The Ladies of St. Vincent de Paul occupied the front lines in the fight against poverty. They visited the poor frequently, giving spiritual advice along with material assistance. Their knowledge of the porteño poor came through one-on-one contact. Innovative in women’s rights, adherents to St. Vincent de Paul created the first non-cloistered female order with full Papal support. One of their leaders stated:
What the poor need more than material bread is the bread of compassion… material assistance is not enough if it is not accompanied by consoling phrases that are the balm for deep sorrows.
The first Conference of Vincentinas was founded in Buenos Aires in 1889. Two years later there were 53 Conferences with over 7,800 members. Huge growth. When they decided to tackle worker housing, the Vincentinas were likely influenced by the idea of spreading “domestic science”… by making the home a healthy place or a safe refuge for the family, the nation would become a better place.

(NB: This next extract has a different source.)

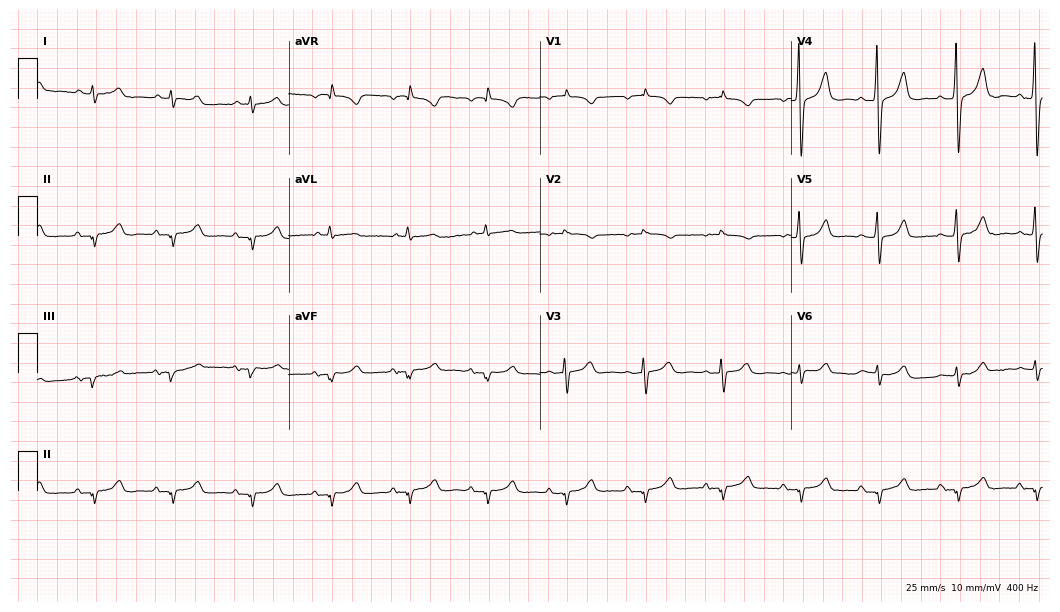
ECG — a 63-year-old male patient. Screened for six findings — first-degree AV block, right bundle branch block (RBBB), left bundle branch block (LBBB), sinus bradycardia, atrial fibrillation (AF), sinus tachycardia — none is recorded.

In 1912, this mini-barrio of 96 units opened, built with funds from the Jockey Club & volunteer labor. Units were rented so the Vincentinas could have more control over tenants. This was a good thing as they forbade any kind of sweatshop or piecework labor. In fact, it was largely women helping women. Lots of single-parent, abandoned-mother families were becoming more common as immigrants continued to flow in & out of Argentina.
One city block is occupied by concentric squares divided down the middle. In the center is an enormous clock tower. Just across the street, a small parcel of land was the accompanying green space. Each had two bedrooms, a kitchen, a bathroom & a small patio. Interestingly, one house was left unoccupied & used for teaching “domestic science” while two other houses were used for teaching Christian principles.
A wonderfully executed idea, all units are now in need of major repairs. The clock tower is closed & crumbling, & someone has built a miniature grotto housing an image of the Immaculate Conception. It is sadly ironic that if left in its current condition, these units will eventually convert into the kind of housing that the Vincentinas were trying to eliminate.